Apologies for the formatting. advogato won't let me have <pre> and <tt> doesn't actually show up any different from normal text. Lisp was not meant for proportional fonts.

"... no more a solution to communicating", posted 12 Mar 2000 at 16:39 UTC by dan » (Master)

... between heterogenous systems than a JVM with no standard classes is to running code on them.

I did preview! Honest!

XML makes sense for most application, posted 12 Mar 2000 at 19:24 UTC by aaronl » (Master)

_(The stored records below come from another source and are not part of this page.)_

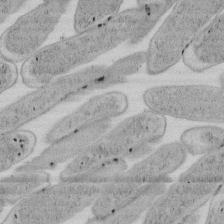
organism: E. coli
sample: Bacterial nucleoid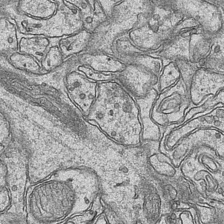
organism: Mouse
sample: CA1 Hippocampus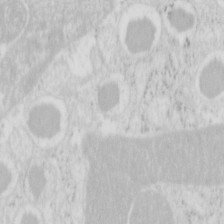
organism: Mouse
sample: Pancreas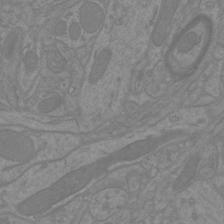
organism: Mouse
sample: Cortical neurons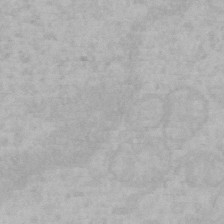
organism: Mouse
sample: Choroid plexus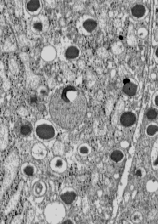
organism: C57BL Mouse
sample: Pancreatic islet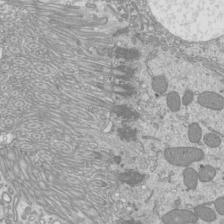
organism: Mouse
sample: Cilia; mouse epididymis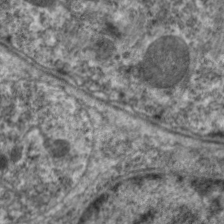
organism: C. elegans
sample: Pharynx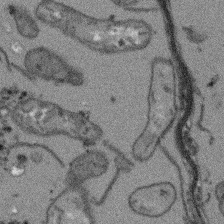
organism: Arabidopsis thaliana
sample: Root tip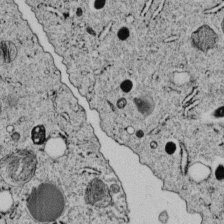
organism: C. elegans
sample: C. elegans embryo early stage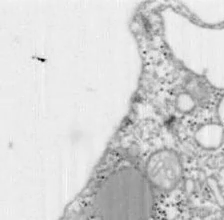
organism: Chlamydomonas reinhardtii
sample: Flagella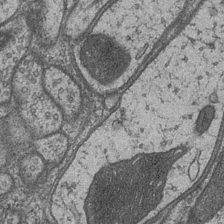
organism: Drosophila
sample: Optic medulla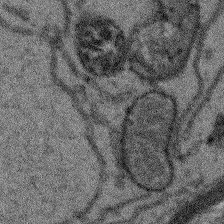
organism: Arabidopsis thaliana
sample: Root tip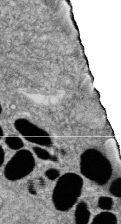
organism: Zebrafish
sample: Cilia; retinal pigment epithelium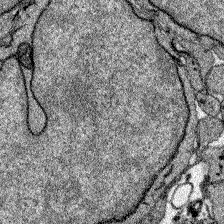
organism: Zebrafish
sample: Larval olfactory bulb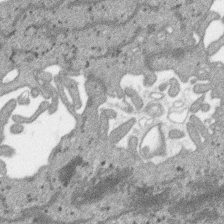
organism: Human
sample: Lung epithelial cells infected with SARS-CoV-2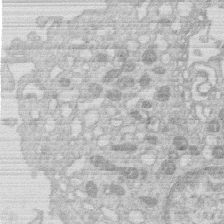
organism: Human
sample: Macrophage cells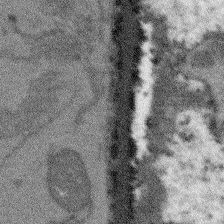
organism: Arabidopsis thaliana
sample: Root tip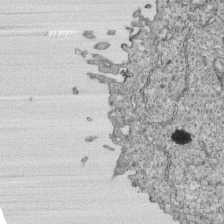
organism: Human
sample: HeLa cell HIV synapse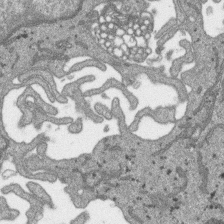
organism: Human
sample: Lung epithelial cells infected with SARS-CoV-2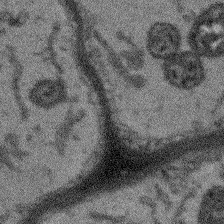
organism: Arabidopsis thaliana
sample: Root tip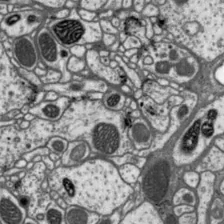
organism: Drosophila
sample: Protocerebral bridge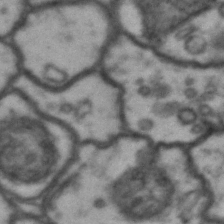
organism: Drosophila
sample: Brain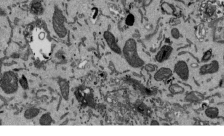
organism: Mouse
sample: ED-1 cell nuclei; centrioles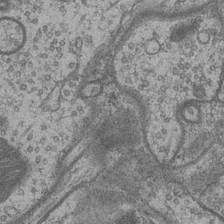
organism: Drosophila
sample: Optic medulla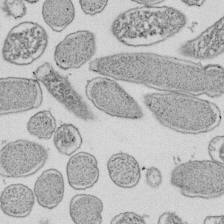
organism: E. coli
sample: Bacterial nucleoid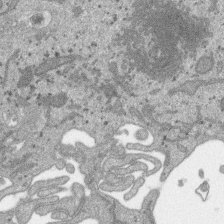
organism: Human
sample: Lung epithelial cells infected with SARS-CoV-2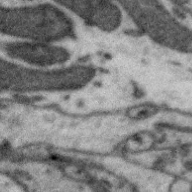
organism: Zebra finch
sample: Brain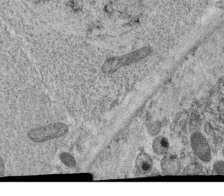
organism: C. elegans
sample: C. elegans oocyte; sperm cells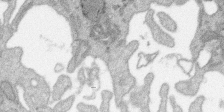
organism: Human
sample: Lung epithelial cells infected with SARS-CoV-2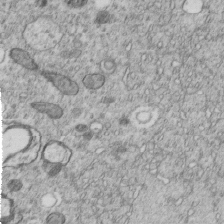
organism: C. elegans
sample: C. elegans embryo early stage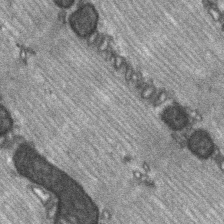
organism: C57BL Mouse
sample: Soleus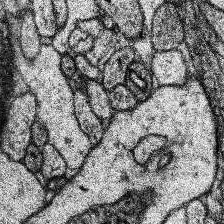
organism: Human
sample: Temporal Lobe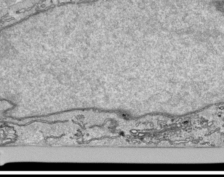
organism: Human
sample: Mitochondria in HCT116 cells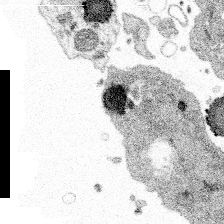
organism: Spongilla lacustris
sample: Multiple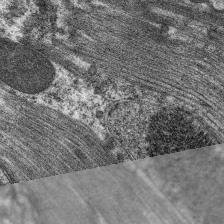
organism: C. elegans
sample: Pharynx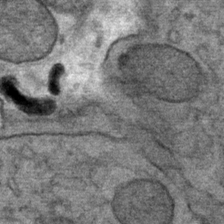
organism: Mouse
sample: Mouse Salivary gland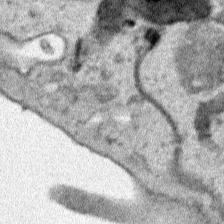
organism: Human
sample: Mitochondria in HCT116 cells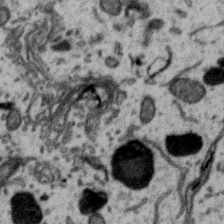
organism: Zebra finch
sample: Brain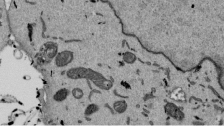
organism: Mouse
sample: ED-1 cell nuclei; centrioles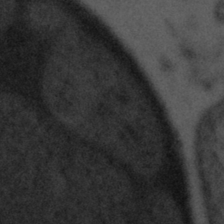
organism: Tuwongella immobilis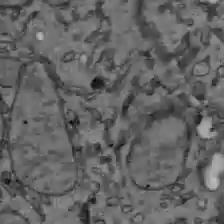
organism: C57BL Mouse
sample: Liver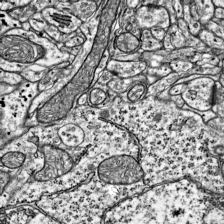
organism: Mouse
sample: Visual Cortex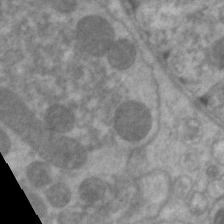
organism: C. elegans
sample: Pharynx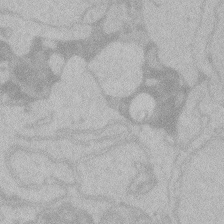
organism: Zebrafish
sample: Macrophage infected with Toxoplasma gondii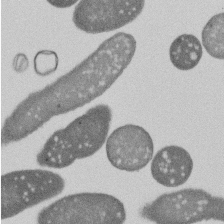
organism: E. coli
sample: Bacterial nucleoid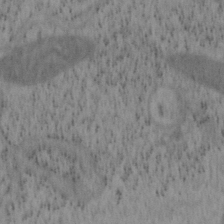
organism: Mouse
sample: OT-I killer T cells with ID8 ovarian cancer cells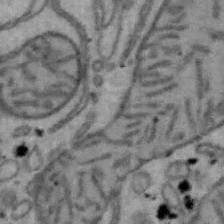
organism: Mouse
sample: Liver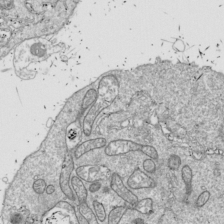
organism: Drosophila
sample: Cell division; meiosis; drosophila spermatocytes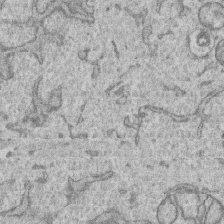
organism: Human
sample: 1205lu cells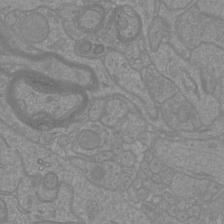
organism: Mouse
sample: Cortical neurons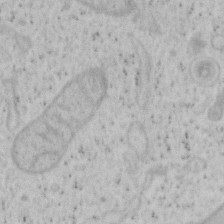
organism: Human
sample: HeLa cells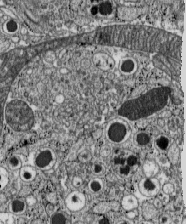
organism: C57BL Mouse
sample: Pancreatic islet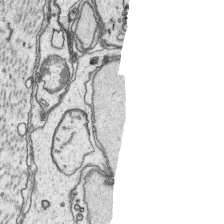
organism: Platynereis dumerilii
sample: Parapodia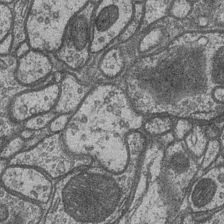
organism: Drosophila
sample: Optic medulla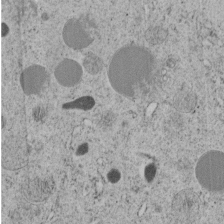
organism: C. elegans
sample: C. elegans embryo early stage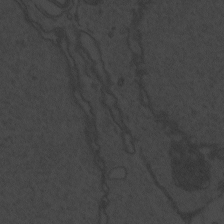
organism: Zebrafish
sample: Macrophage infected with Toxoplasma gondii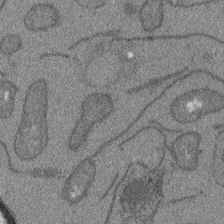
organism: Arabidopsis thaliana
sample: Root tip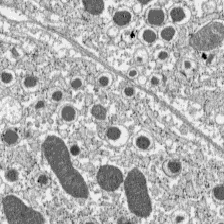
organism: C57BL Mouse
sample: Pancreatic islet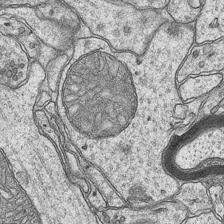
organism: Mouse
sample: CA1 Hippocampus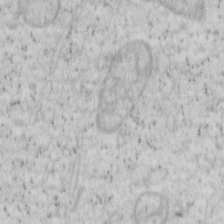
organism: Human
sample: HeLa cells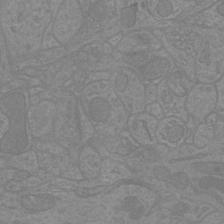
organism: Mouse
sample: Cortical neurons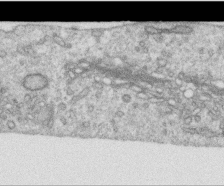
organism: Human
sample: Centriole in RPE cells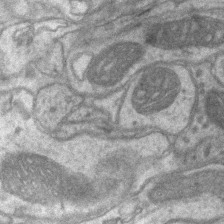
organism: Mouse
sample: CA1 Hippocampus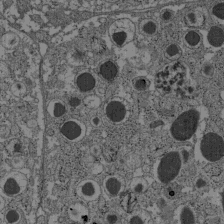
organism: C57BL Mouse
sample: Pancreatic islet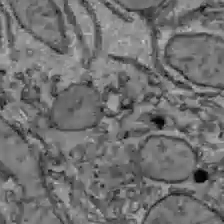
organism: C57BL Mouse
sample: Liver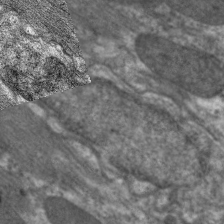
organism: C. elegans
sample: Pharynx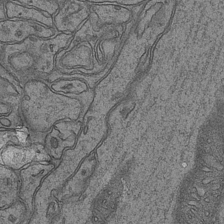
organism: Mouse
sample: CA1 Hippocampus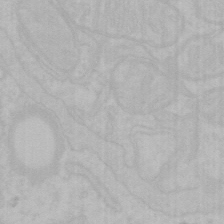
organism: Mouse
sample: Choroid plexus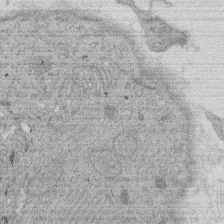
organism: Rat
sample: Salivary granule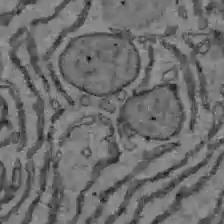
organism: C57BL Mouse
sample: Liver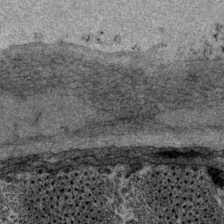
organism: P. pacificus
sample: Pharynx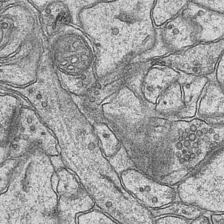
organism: Mouse
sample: CA1 Hippocampus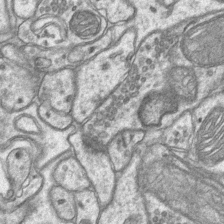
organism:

I've only started using XML recently, and I have to say that it is far more than a fad. XML gives you a standard way to write your own format - an angle-bracket is the opening of a tag, and etc... everyone understands the basic syntax if they know XML or even HTML. Another convinience provided by XML is that you don't have to write, test, and publish your own parser. libxml (gnome-xml) is simple and sweet. Using XML means that if you want to import multiple file formats you don't need different parsers as you would if these were binary formats.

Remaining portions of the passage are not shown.